Подушки, служившие по ночам продолжением тахты, были музыкальными инструментами, конями, санками, полками купейного вагона - того самого, осеннего, в котором надо спать под музыку, и много чем еще. В стране Понаморянии и в ее столице Панаморяне всегда происходило что-то значительное и нестрашное - даже война со злыми агечами, похожими на оскаленные, улыбчивые черепа, была нужной и забавной. Нужной она представлялась нам потому, что жители страны - понаморяны были очень героическими, и мы просто не знали, что делать с их неумеренной тягой к подвигам в мирное время. Впрочем, они и без нас находили себе занятие - выручали красавиц из плена, пиратствовали на море и ставили спортивные рекорды. Но войны и мятежи все-таки были необходимы, чтобы бешеная энергия понаморянов не застаивалась - и особенно приятен был гром победы, который раздавался в самый неурочный час, и какой-нибудь Лагеч (у них имена были немного с сербским привкусом и, кроме того, подозрительно похожи на племенное имя их злейших врагов - злых агечей) падал на тахту, картинно зажимая простреленную грудь. Потом он, конечно, оживал, но красота предсмертного жеста от этого не страдала.
Когда враги были повержены, шустрые понаморяны устраивали новую бучу - гражданскую войну. Появлялись, как грибы в июле, разные политические партии, среди которых выделялись анархисты. Они все отрицали. Они плевали на короля с королевой - потому что в Понаморянии изначально была монархия - и презирали простых граждан. Они ходили по улицам с черными флагами и пели на мотив "Эль пуэбло унидо": "Народ, народ, народ, народ, народ, Паршивый гад и мерзкий идиот..." Народ отвечал им тем же и бил их в темных закоулках. 
Так как нас с братом было всего двое, нам приходилось работать не за страх, а за совесть, чтобы воплотить в жизнь всех этих многочисленных, бурлящих жизнью понаморянов. Кроме того, нужно было отдуваться за злых агечей, воблобаров, "смешных" с глазами на палках, которые вращались и искрились, как шутихи, бердядей и прочие племена, в изобилии населявшие просторные земли наших сердец. Не все они враждовали с довольно-таки добродушными, хотя и бойкими понаморянами, но дел всегда хватало. Через несколько лет, когда мама съездила в Англию и вернулась с рассказом про Лоли-попа – симпатичного, пестро одетого мужичка, который переводит младенцев через дорогу и славится своей конфетностью – у жителей нашей страны появился новый враг. Это было искусственное чудище, сооруженное мечтательным понаморяном-ученым. Чудище жило в специальной комнате, на задворках мироздания, но иногда, из-за рассеянности создателя, забывавшего как следует запереть дверь, оно выбиралось наружу и крушило все в радиусе ста километров. Звали его, разумеется, Лоли-Поп. Дав ему как следует покуролесить и выплеснув все свои накипевшие страсти, героические понаморяны водворяли его на место. 

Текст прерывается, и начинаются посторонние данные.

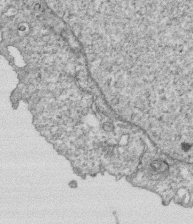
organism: Human
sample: HeLa cell HIV synapse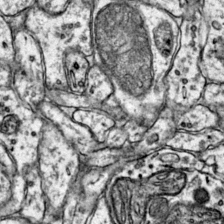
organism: Mouse
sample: Primary visual cortex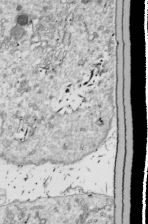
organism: Drosophila
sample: Cell division; meiosis; drosophila spermatocytes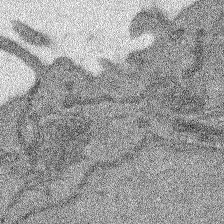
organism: Human
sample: HeLa cells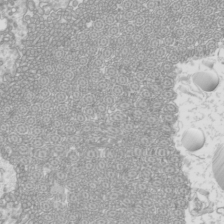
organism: Mouse
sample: Cilia; mouse epididymis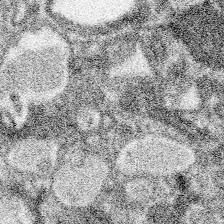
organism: Spongilla lacustris
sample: Neuroid cell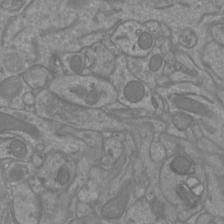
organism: Mouse
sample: Cortical neurons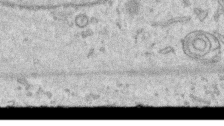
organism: Human
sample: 1205lu cells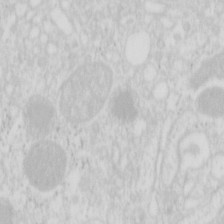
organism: Mouse
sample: Pancreas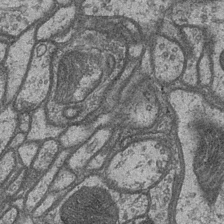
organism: Drosophila
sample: Optic medulla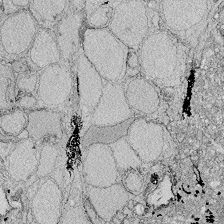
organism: Zebrafish
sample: Whole-Brain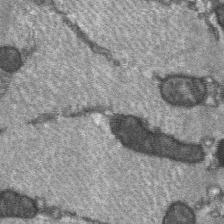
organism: C57BL Mouse
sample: Soleus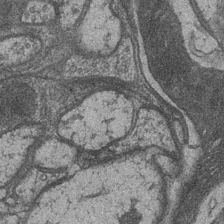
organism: Drosophila
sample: Optic medulla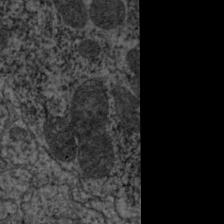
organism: C. elegans
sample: Pharynx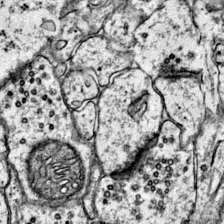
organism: Mouse
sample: Primary visual cortex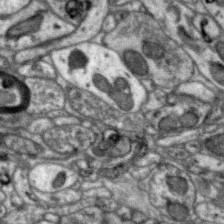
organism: Zebra finch
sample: Brain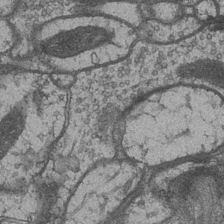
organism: Drosophila
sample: Optic medulla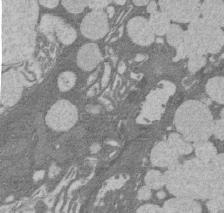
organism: Rat
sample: Salivary granule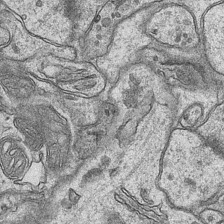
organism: Mouse
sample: CA1 Hippocampus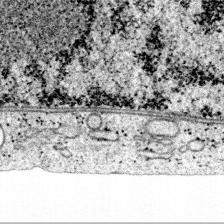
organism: Human
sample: HeLa cells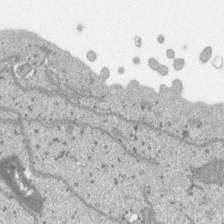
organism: Human
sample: Lung epithelial cells infected with SARS-CoV-2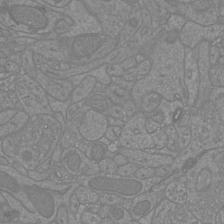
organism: Mouse
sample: Cortical neurons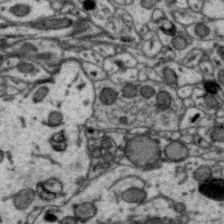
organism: Zebra finch
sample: Brain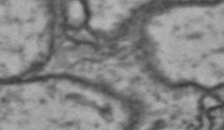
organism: Drosophila
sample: Brain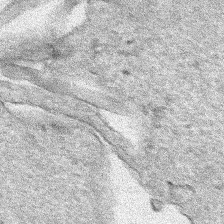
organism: Human
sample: Mitochondria in HCT116 cells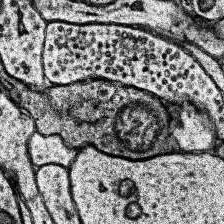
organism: Human
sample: Temporal Lobe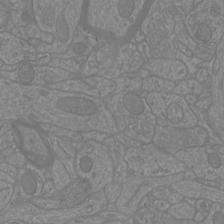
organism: Mouse
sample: Cortical neurons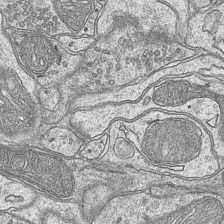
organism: Mouse
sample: CA1 Hippocampus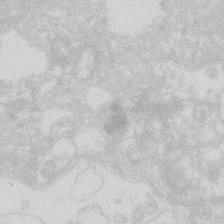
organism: Zebrafish
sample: Macrophage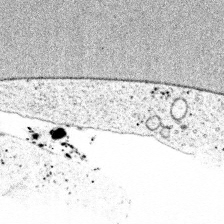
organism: Human
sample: HeLa cells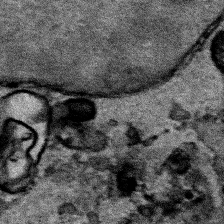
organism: Human
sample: Mitochondria in HCT116 cells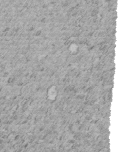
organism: C. elegans
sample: C. elegans embryo early stage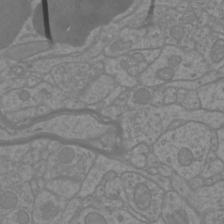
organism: Mouse
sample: Cortical neurons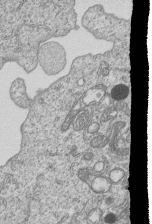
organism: Human
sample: MDA-MB-231 cells

Время от времени народ и правители уставали от собственных подвигов, и тогда устраивались эстрадные конкурсы. Пели в невидимый микрофон. Песни выдумывались на ходу. Телевизора в доме не было, поэтому то немногое, что удавалось посмотреть у бабушки - передача "Утренняя почта" или "Голубой огонек", шло в ход, хотя, конечно, переиначивалось изрядно: от родителей мы знали, что все советское, в том числе и эстрада, это мерзость запустения, но надо же было хоть что-то брать за образец. 

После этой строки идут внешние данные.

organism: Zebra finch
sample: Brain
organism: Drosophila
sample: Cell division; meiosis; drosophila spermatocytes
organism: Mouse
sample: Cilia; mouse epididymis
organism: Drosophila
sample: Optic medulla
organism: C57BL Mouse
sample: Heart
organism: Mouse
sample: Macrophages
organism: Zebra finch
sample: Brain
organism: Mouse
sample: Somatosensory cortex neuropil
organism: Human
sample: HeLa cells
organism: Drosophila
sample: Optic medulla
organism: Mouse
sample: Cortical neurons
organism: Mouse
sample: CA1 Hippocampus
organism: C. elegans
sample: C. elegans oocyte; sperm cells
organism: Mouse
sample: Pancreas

Жюри - которое представлял один из нас, пока другой ходил по комнате и пел – отличалось добродушной строгостью. Мы все же слегка увлеклись "советским", не отдавая себе в этом отчета, и патриотическая песня "Понаморян, над городом заря" получила первое место на одном из конкурсов. Только один раз я позволила себе записать песню, с которой мой герой, юный и прекрасный Ююч (все понаморяны были юными и прекрасными пятнадцатилетними талантами, потому что пятнадцать лет нам казались расцветом и пределом жизни – дальше наступала глубокая старость) должен был выступать на эстраде, пленяя сердца многочисленных незримых дам. 

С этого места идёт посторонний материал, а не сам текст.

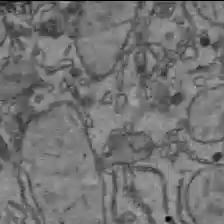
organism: C57BL Mouse
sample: Liver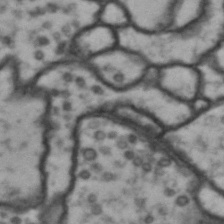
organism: Drosophila
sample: Brain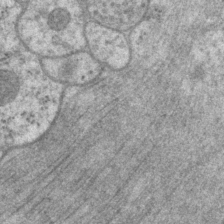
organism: P. pacificus
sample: Pharynx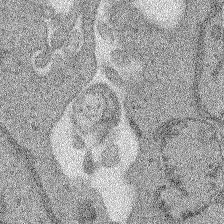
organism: Human
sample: HeLa cells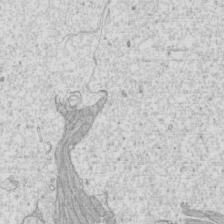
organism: Mouse
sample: Cilia; mouse epididymis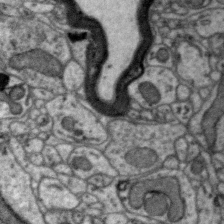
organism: Zebra finch
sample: Brain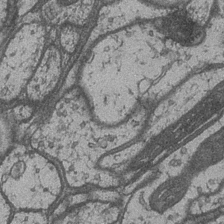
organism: Drosophila
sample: Optic medulla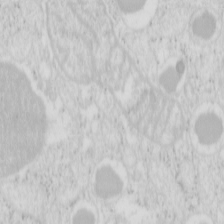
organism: Mouse
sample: Pancreas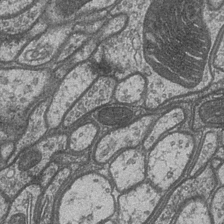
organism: Drosophila
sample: Optic medulla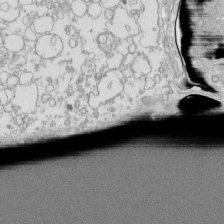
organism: Mouse
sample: Macrophages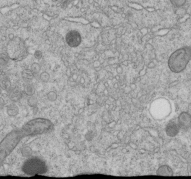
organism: C. elegans
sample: C. elegans embryo early stage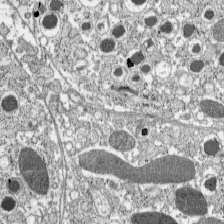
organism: C57BL Mouse
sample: Pancreatic islet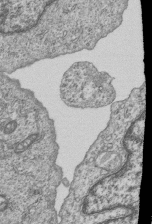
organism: Human
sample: MDA-MB-231 cells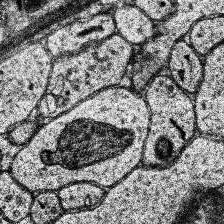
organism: Human
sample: Temporal Lobe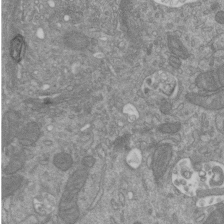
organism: Mouse
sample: ED-1 cell nuclei; centrioles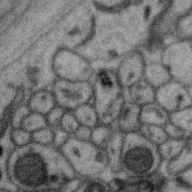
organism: Zebra finch
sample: Brain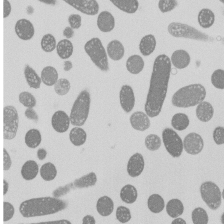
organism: E. coli
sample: Bacterial nucleoid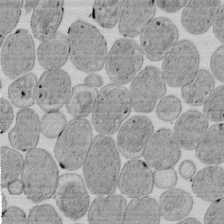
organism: E. coli
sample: Bacterial nucleoid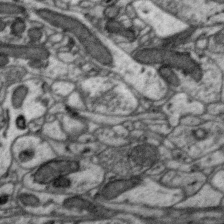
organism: Zebra finch
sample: Brain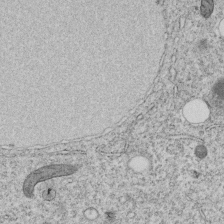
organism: C. elegans
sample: C. elegans embryo early stage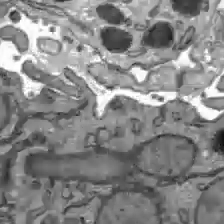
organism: C57BL Mouse
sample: Liver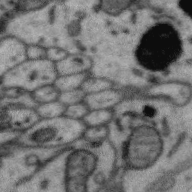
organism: Zebra finch
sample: Brain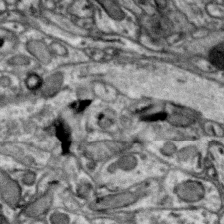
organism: Zebra finch
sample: Brain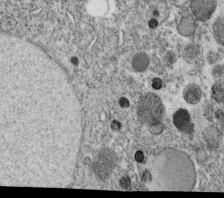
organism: C. elegans
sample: C. elegans oocyte; sperm cells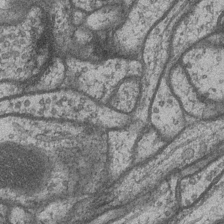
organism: Drosophila
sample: Optic medulla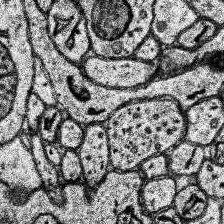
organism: Human
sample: Temporal Lobe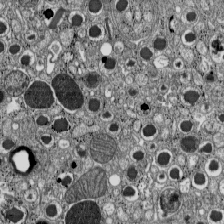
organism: C57BL Mouse
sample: Pancreatic islet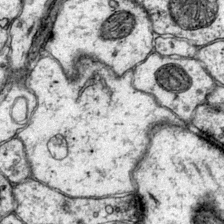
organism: Mouse
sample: Primary visual cortex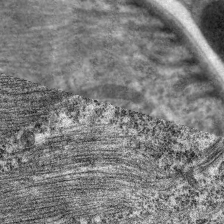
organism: C. elegans
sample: Pharynx

Я записала песню в старый блокнот с твердыми картонными страницами и украсила текст россыпями звезд. Собственно, песня и была про звезду, причем не обычную, а падучую: «Падучую звезду Поймаю на лету. Падучую звезду в руке своей согрею. Звезда моя звезда, Бывает иногда, Что счастье потерять Нам нужно, не жалея. А в небесах огни, Огни далеких звезд, Огни далекий звезд И небо в светлых пятнах. Заброшу я звезду, Падучую звезду В серебряную тьму На небеса обратно»... 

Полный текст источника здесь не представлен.